To complement these sessions, Halliburton designed discussion guides that allow participants to debate assumptions embedded in the plans, not just the predicted outcomes. Previously, if the predicted outcomes matched the financial planning budget or Wall Street's projections, then little debate took place in the boardroom. Now, once the conversation turns to assumptions instead of end games, senior managers can look across the enterprise and uncover where assumptions are misaligned or even contradictory. In-the-barrel sessions can resolve which scenario is most likely to occur and what decisions the organization should make.

Of course, creating a culture that embraces fruitful debates and tolerates mistakes does not happen overnight, particularly in companies where challenging an executive in a public forum is deemed disrespectful. The cultural change thus must come from the top and may require changes in personnel as well.

4. Keep the process evergreen

Companies such as GE and IBM that have been most successful at strategic managing realized that in order to encourage creative thinking, the process must be both simple and a multi-year effort.

In a large company at any given point in time, some business units or divisions should be reviewing the strategy they developed a year ago and making minor mid-course corrections. Other units should be refreshing strategies that are in the second or third year of implementation and incorporating new information. And still other units should be completely reinventing themselves because their five- to seven-year-old strategy has reached maturity and future growth requires a new strategy.

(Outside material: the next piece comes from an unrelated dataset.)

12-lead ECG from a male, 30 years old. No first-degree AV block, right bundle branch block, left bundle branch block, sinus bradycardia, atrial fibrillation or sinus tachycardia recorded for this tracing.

Effective strategic managing recognizes these life-cycle distinctions and tailors the research, goals, and conversations for the appropriate dimension of time (see Exhibit 3). This is especially useful for companies that operate across multiple products, value chains, and geographies.

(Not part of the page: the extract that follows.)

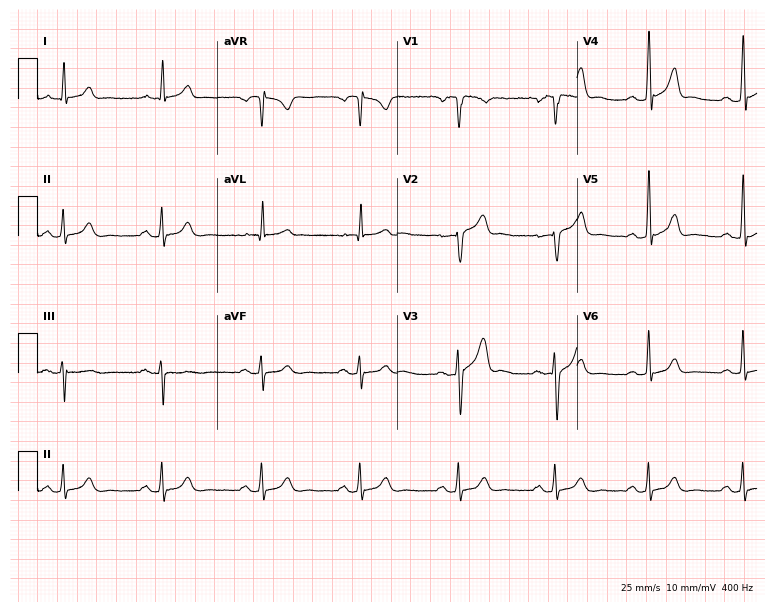
12-lead ECG from a male, 49 years old. Recorded interpretation: within normal limits.

Exhibit 3 Scanning horizons

GE's strategic planning process since the late 1980s has consisted of a simple template of five questions, illuminating each of the three strategy horizons.

The five questions focus on the market, the future, and the progress on implementation of the current strategy. GE ensures accountability and continuous learning by devoting the first part of the process to reviewing results from the previous year and linking these results to performance-based compensation and talent management.

IBM and Philips have developed additional processes, which we call "strategic conversations", to identify strategic issues via occurrences in the market rather than by time of year. At IBM, for example, managers have assessed Linux, open source software, and the future of online learning, producing specific action-oriented recommendations. Strategic managing should build in explicit times to look back and assess how a strategy developed several years ago has played out. Managers can determine where they came up short, what mistakes they made, and how they can learn from the mistakes (see Exhibit 4).

Exhibit 4 An evergreen year

Expanding the question set

Most strategic planning processes focus primarily on answering the question, "What should we do?". The answer, while important, is insufficient for creating value. Putting into practice the four principles that are key to strategic managing will help companies answer a more comprehensive and powerful set of questions:

  • Why should we do it? What are the assumptions, the risks, and the tradeoffs? How should we react if one of the assumptions changes or turns out to be flawed?

  • How do we do it? What is the execution plan, and who should be accountable for which parts of the process?

  • What will it cost? How will we fund the strategy, and what is the expected return?

By turning the process into a real capability building exercise, senior managers can gain a clear view of where they are going and why, how to evaluate their progress, and what the payoff will be. Strategic managing also serves as an early warning system by monitoring market and operational data against the plan assumptions. Ultimately, it can influence other critical corporate processes in addition to capital allocation and budgeting, including marketing, manufacturing, human resource planning, performance assessment, and communications.